Eros-Thanatos Bibliothèque de littérature érotique : histoires, textes, récits et confessions érotiques

Accueil > Confessions érotiques > Confession sexuelle d’un Russe du Sud > Passe-temps « hygiéniques » avec Nadia

Navigation



Confession sexuelle d’un Russe du Sud

Passe-temps « hygiéniques » avec Nadia

Études de Psychologie sexuelle (11)



Mots-clés :

« Confession sexuelle d’un Russe du Sud », in Havelock Ellis, Études de Psychologie sexuelle, t. VI, Éd. Mercure de France, Paris, 1926.


La liaison la plus longue et la plus intéressante fut celle que j’ai eue entre seize et dix-sept ans avec une jeune fille plus âgée que moi de quelques mois seulement. Elle était élève de la dernière classe du gymnase, mais était déjà fiancée à un étudiant qui était alors en prison.
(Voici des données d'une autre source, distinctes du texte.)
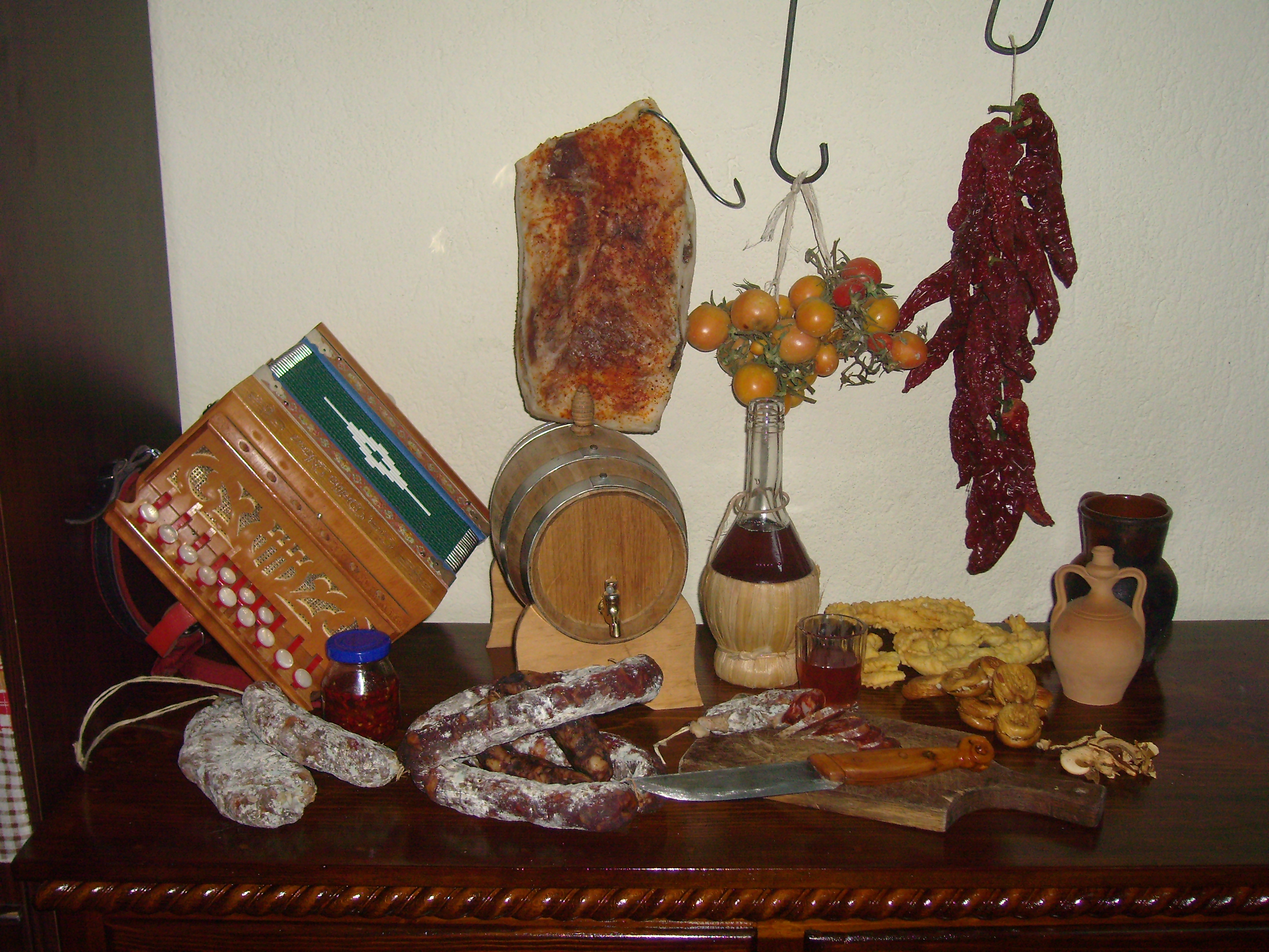 Prodotti tipici di Albidona

Comme affilié au parti terroriste socialiste-révolutionnaire, il attendait son procès depuis des mois, en prison préventive. Les charges contre lui n’étaient pas très graves, et comme en Russie, dans les procès politiques, les débats sont souvent une pure formalité, une comédie, de sorte que l’inculpé est d’avance condamné par les autorités supérieures dont les membres du tribunal militaire ne sont que les instruments passifs, on savait d’avance que le jeune homme en question serait condamné à huit ou dix ans d’exil en Sibérie sans travaux forcés (na possélénié). La jeune fille était décidée à le suivre et à se marier avec lui. Elle avait également des idées terroristes auxquelles elle tâchait de me convertir. J’allais la voir souvent, feignant de m’intéresser à ces idées qui me laissaient bien froid, mais attiré, en réalité, par elle érotiquement. Je ne lui déclarais pas mes sentiments, d’abord parce que j’ai toujours été timide, ensuite parce qu’elle s’était promise à un autre. Mais ce fut elle-même qui rompit la glace d’une façon assez originale.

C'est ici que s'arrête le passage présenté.